Tuesday, March 26, 2013

"Our" Opencaching vs Garmin's Opencaching, a comparison of sorts

                    
Part two of two, You can find part one here. Since we at the world-wide Opencaching Network, which includes Opencaching North America, are often confused with Garmin's Opencaching.com, I figured a blog post comparing the two listing services was in order early on in the history of this blog. This blog post is highly influenced by a post fellow OpencachingNA Admin Dudley Grunt made to his local Geocaching forum in July 2012, and he posted links to that post at the forums of all the U.S. based alternative Geocaching websites. I asked him if he wanted to come on and do a guest post, but he was OK with my using it as reference material, and I promised to not to plagiarize it too much!!

 Ownership:
 Garmin: Like Groundspeak, the Garmin site is run by a corporation with relatively significant money to  invest in the site.
 OCNA:  The site is funded and run on a fully volunteer basis, essentially, as a not-for-profit entity. We pay for our three domain names and web hosting (at the well-known website host Rackspace.com) out of our pockets.


 Cross Listing:
 Garmin: Strongly encouraged. With a few mouse clicks, you can import thousands of hides or finds. Often runs contests encouraging listing caches on their website. There is no direct way to tell whether or not a cache is cross listed, and no way to filter for unique hides to their site in searches.
 OCNA: Permitted, but unique hides are preferred. The very first page in the cache submission process contains text that informs the hider that we accept cross listings, but prefer unique caches.
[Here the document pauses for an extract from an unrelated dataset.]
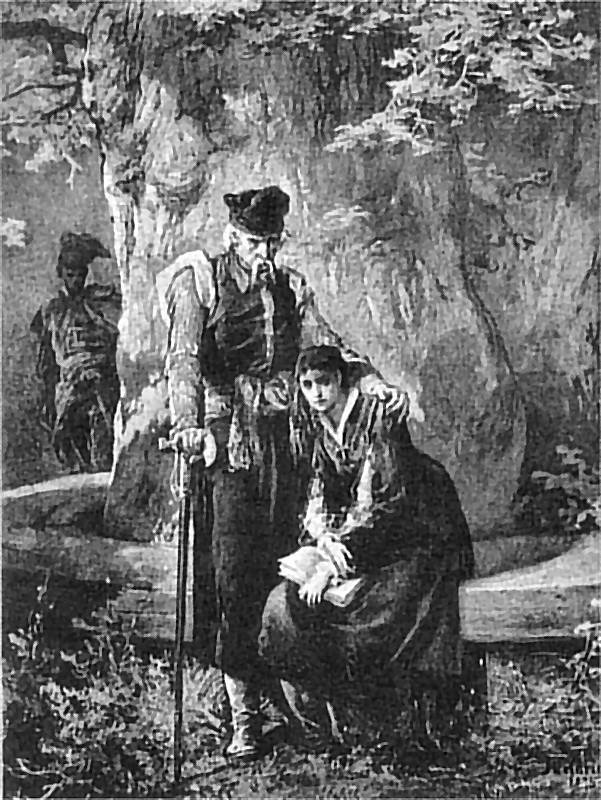 Michał Elwiro Andriolli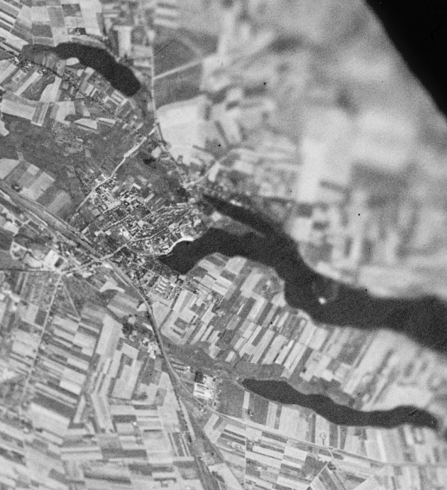 Chełmża i pobliskie jeziora sfotografowane przez amerykańskiego satelitę wywiadowczego Corona 98 (KH-4A 1023) w dniu 23 sierpnia 1965 r.

The cache submission page contains fields to link to sites the cache may be cross listed on. We have a special attribute "OC.US ONLY" available for caches that ARE unique to the site. It is possible to filter searches to show only the unique hides via our "advanced search".Currently, about 55% of our listings have the "OCUS ONLY" attribute, and we believe approximately 75% of the listings are unique.

 Reviewers:
 Garmin: None, per se. They have "Peer Reviewing". The site members vote up or down on caches. The blog author has not participated in this, but from reading their forums, it seems to be often problematic.
 OCNA: Caches reviewed by three site admins (Mr.Yuck, DudleyGrunt, NativTxn), who treat our guidelines AS guidelines and can work with individual caches/cachers to approve things that might not be 100% within the listed guidelines. Caches are generally reviewed & published the same day. Since the blog author, Mr.Yuck, is a newbie admin, he has not reviewed any caches to date.

 Cache Types:
 Garmin: Traditional, Multi, Puzzle, Virtual.
 OCNA: Traditional, Multi, Puzzle, Virtual also. But we also list Moving, Webcam, BIT Caches, Events, MP3, Guest book and Unknown (a catch all).

 Membership Fees:
 Both sites are completely free, with all features available to all users.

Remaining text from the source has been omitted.